ACT A - What's in a Moduli?
In a previous post, we discussed the Kaluza-Klein (KK) compactifications and extended the KK mechanism to string compactifications. Now, we do not really get a unique solution for these compactifications as one can really scale the metric to obtain some other solution. We can thus make a family of these solutions which are called moduli. We will take them on manifold \mathcal{M} with singularities. The metric, let us call it g, that we usually consider are Ricci-flat and they are never unique. If a Calabi-Yau manifold has a Ricc(g) = 0, then there can always be perturbations of the kind that can still make the Ricci curvature vanish (see this). One can always construct a cohomology class (with some restrictions of the perturbation) of the perturbations so that the class of non-trivial metric perturbations can be studied which preserves the Ricci flatness conditions.A moduli space in algebraic geometry, differential geometry, and algebraic topology is about the classifications of objects which are equivalent and those which are not equivalent. (In topology, it is usually called a classifying space.) In essence, it is a geometric interpretation of the solutions. For example, a moduli space of Riemman surface, a moduli space of Elliptic curves, and so on.
Coming back to the compactifications, here, the moduli space is of Ricci flat metrics. The moduli of the compactification consist of the scalar fields (the massless modes) which are the solutions of the equations that are written for motion. These scalar fields correspond to an infinite tower of modes, also called Kaluza-Klein modes. One can take a family of Ricci flat metric \mathcal{G} and a perturbation around it (as we discussed above). We can then show that some perturbations \delta \mathcal{G} will correspond to these varying of \mathcal{G} (which is equivalent to saying that the perturbations would not hurt the conditions of K that we started with). These will still solve the equations of motion. And each variation (in \delta \mathcal{G}) will give us a massless scalar field in our compactified 4-manifold. As is remarked in this paper, there is no need for symmetry for these variations (like one needs for the description of Goldstone bosons).

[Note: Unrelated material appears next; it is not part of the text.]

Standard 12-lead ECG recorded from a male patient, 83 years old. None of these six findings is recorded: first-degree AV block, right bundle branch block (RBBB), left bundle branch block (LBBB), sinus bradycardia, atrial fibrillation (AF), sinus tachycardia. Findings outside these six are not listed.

One then is left with different values, which only differ by the varying scalar fields. We can then write a family of the vacuas and call it the moduli space \mathcal{M}. Now, this is not very exciting because it predicts a large number (a very big number) of vacua for describing our four-dimensional world. This is why moduli stabilization is considered. Moduli is lifted to make the massless modest pick up some mass. (There are non-supersymmetric and supersymmetric realizations of this though.)

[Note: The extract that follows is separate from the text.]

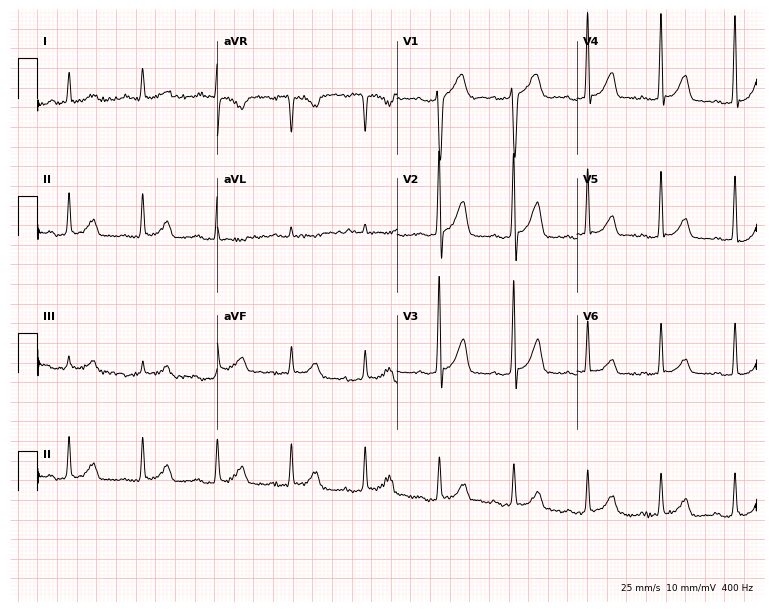
Electrocardiogram (7.3-second recording at 400 Hz), a 40-year-old male patient. Of the six screened findings (first-degree AV block, right bundle branch block, left bundle branch block, sinus bradycardia, atrial fibrillation, sinus tachycardia), none is recorded. Findings outside these six are not listed.

ACT \alpha - A Note on the Cohomology of Quasi-Coherent Sheaves
On this blog, we have mentioned about quasi-coherent sheaves and coherent sheaves in multiple places. I wrote a (very) short note on the cohomology of quasi-coherent sheaves. A subject like this is at the heart of algebraic geometry and stems from the ideas of homological algebra (see Tohuku by Grothendieck) and sheaf theory (coherent sheaves, see FAC by Serre). We discuss, in the note, Serre's vanishing theorem, Čech cohomology, and the vanishing of higher cohomology.